(Records excerpted from a collection)
• • • •
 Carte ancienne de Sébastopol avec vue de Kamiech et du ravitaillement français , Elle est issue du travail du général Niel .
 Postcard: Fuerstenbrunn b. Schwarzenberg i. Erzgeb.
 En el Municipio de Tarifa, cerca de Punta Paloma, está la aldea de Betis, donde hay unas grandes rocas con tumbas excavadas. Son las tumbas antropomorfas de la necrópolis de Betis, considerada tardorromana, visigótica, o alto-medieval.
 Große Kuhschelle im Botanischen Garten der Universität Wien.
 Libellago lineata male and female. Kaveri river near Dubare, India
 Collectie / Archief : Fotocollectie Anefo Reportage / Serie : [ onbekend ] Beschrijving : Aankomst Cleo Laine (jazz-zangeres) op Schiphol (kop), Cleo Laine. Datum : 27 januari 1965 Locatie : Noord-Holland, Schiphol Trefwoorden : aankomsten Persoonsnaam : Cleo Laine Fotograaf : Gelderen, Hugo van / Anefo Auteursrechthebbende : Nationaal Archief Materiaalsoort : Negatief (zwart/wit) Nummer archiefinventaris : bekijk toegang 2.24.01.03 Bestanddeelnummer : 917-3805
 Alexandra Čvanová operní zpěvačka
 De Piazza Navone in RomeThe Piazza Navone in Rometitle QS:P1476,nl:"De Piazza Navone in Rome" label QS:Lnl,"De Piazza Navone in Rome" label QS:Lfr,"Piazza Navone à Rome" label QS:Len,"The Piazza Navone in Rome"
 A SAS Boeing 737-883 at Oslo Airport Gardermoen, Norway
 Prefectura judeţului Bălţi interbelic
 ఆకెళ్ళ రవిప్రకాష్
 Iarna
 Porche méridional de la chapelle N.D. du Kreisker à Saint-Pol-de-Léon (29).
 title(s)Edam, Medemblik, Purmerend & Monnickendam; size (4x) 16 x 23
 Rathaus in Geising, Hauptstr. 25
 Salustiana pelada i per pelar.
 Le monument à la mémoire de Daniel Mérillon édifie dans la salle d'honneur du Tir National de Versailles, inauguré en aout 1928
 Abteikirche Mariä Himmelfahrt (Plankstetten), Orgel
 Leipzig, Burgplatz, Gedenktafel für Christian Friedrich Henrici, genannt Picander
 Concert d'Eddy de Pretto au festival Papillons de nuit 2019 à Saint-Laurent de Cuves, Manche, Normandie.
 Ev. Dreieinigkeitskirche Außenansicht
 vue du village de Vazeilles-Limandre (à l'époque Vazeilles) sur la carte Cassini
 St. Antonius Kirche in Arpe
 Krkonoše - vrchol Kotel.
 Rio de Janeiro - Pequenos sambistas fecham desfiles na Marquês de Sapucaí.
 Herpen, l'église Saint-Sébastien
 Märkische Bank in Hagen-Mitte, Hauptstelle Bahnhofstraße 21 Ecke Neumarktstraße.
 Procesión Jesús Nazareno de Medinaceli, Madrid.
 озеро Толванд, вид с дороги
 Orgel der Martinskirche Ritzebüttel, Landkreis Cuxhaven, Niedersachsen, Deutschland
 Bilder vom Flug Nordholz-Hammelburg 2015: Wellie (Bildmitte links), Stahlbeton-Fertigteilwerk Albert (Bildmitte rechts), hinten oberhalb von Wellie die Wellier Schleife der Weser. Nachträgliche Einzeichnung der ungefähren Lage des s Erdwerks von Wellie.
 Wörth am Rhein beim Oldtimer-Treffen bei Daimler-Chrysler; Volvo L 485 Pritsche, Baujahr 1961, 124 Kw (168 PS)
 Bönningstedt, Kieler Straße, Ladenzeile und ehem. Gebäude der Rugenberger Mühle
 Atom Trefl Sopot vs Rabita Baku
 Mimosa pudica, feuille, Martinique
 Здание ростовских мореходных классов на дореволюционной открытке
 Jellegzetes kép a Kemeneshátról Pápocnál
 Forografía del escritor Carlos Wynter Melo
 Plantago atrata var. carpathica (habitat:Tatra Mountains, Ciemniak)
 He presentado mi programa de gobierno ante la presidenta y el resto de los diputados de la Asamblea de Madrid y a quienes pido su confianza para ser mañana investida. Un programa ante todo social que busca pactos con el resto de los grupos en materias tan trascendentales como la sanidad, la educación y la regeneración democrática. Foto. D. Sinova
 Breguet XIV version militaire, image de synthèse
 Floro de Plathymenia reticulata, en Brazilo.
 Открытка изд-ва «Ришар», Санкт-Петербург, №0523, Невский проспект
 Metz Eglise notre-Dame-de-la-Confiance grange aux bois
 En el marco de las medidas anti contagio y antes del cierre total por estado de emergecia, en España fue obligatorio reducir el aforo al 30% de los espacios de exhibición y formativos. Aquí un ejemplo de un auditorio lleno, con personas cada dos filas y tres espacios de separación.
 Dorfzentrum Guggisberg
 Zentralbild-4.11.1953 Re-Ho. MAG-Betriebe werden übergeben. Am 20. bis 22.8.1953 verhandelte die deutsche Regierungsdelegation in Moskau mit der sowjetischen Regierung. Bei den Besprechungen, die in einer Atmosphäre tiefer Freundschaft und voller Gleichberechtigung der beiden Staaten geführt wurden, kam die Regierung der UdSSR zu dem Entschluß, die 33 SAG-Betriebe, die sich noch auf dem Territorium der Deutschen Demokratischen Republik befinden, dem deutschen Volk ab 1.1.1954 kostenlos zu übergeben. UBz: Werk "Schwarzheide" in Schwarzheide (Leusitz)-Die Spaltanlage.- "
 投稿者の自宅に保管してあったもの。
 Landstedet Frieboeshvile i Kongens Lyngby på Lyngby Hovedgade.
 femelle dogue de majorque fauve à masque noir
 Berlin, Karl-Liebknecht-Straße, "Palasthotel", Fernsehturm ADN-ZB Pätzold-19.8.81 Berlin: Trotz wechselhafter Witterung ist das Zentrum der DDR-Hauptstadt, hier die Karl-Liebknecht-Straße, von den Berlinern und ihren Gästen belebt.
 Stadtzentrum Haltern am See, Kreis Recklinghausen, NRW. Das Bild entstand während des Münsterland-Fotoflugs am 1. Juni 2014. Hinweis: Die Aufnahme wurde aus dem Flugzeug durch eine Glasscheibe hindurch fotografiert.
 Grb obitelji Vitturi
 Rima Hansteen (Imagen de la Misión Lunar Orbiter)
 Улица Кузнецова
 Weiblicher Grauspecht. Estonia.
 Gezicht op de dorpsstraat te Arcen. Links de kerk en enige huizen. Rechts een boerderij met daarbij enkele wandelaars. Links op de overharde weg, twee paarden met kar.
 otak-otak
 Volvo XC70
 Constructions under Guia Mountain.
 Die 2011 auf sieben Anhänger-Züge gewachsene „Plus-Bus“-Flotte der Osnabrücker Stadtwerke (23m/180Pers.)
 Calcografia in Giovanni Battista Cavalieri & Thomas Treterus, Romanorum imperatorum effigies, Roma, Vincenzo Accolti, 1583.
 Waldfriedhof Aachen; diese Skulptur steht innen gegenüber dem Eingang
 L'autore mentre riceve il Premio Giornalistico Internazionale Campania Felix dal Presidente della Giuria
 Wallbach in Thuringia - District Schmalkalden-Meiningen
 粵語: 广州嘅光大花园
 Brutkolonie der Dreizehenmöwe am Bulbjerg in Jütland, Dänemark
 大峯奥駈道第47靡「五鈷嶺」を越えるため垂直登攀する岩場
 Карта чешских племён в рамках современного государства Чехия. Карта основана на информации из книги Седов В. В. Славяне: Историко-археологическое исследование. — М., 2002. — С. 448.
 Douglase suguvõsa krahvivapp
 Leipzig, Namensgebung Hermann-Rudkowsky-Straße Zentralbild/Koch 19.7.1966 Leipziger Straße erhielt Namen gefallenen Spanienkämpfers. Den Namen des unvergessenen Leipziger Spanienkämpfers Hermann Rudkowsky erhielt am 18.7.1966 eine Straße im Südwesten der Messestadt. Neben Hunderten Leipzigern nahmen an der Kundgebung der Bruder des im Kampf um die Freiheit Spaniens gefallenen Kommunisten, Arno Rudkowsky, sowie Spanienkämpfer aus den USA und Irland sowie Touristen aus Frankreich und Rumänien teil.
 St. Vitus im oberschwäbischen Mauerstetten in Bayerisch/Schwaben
• • • •
» About this task:
Reproduce exactly every line that sits between the start of the entries and the line bearing "Große Kuhschelle im", counting both of those lines.

» Completed task:
 Carte ancienne de Sébastopol avec vue de Kamiech et du ravitaillement français , Elle est issue du travail du général Niel .
 Postcard: Fuerstenbrunn b. Schwarzenberg i. Erzgeb.
 En el Municipio de Tarifa, cerca de Punta Paloma, está la aldea de Betis, donde hay unas grandes rocas con tumbas excavadas. Son las tumbas antropomorfas de la necrópolis de Betis, considerada tardorromana, visigótica, o alto-medieval.
 Große Kuhschelle im Botanischen Garten der Universität Wien.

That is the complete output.